Paint protection

Two-stage paint correction

Two-stage paint correction is a machine polishing process that runs a cutting stage to remove defects, then a refining stage to clear the haze and restore gloss.

What it means

Two-stage paint correction means the paint is machine polished in two distinct steps. The first is a cutting or compounding stage: a coarser pad and an abrasive compound level the clear coat enough to remove deeper defects such as scratches, heavy swirl marks, and stubborn marring. Cutting works fast but leaves its own fine haze on the surface. The second is a polishing or refining stage: a softer pad and a finer polish erase that haze and bring the clarity and gloss back to a high standard. Running both stages gives a much higher level of defect removal than a single pass can. It is the standard approach when a car needs serious correction, and it is the usual prep before a ceramic coating, since the coating seals whatever finish sits underneath it.

Why it matters in Singapore

Cars here pick up defects quickly. Intense daily UV, humidity above 80 percent, and frequent washes all wear the clear coat, and dense traffic means more contact marks and parking scuffs. By the time many owners look closely, the paint carries layers of swirl marks that a light polish cannot lift.

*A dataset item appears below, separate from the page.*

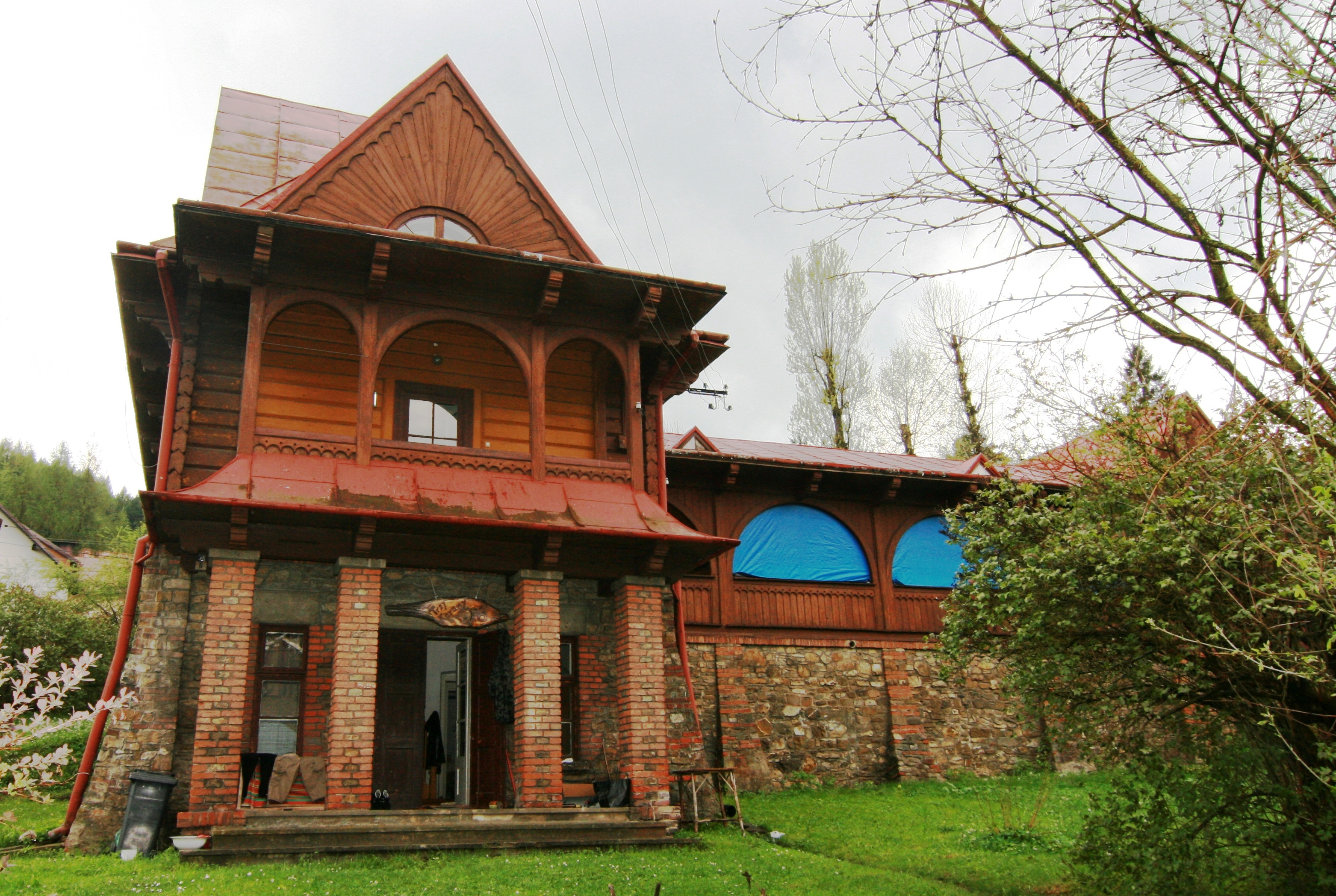 Dwór Dziewolskich w Krościenku nad Dunajcem. Obecnie siedziba nadleśnictwa

Two-stage correction restores a finish properly before a coating goes on, which protects long-term gloss and resale value.

How Revol Carz handles this

Revol Carz inspects the paint under focused lighting and measures clear coat thickness before choosing pad and compound combinations. The cutting stage removes the defects, the refining stage clears the haze, and the result is checked again under inspection lighting. When the finish is right, we can layer a ZeTough coating over it so the corrected paint stays protected.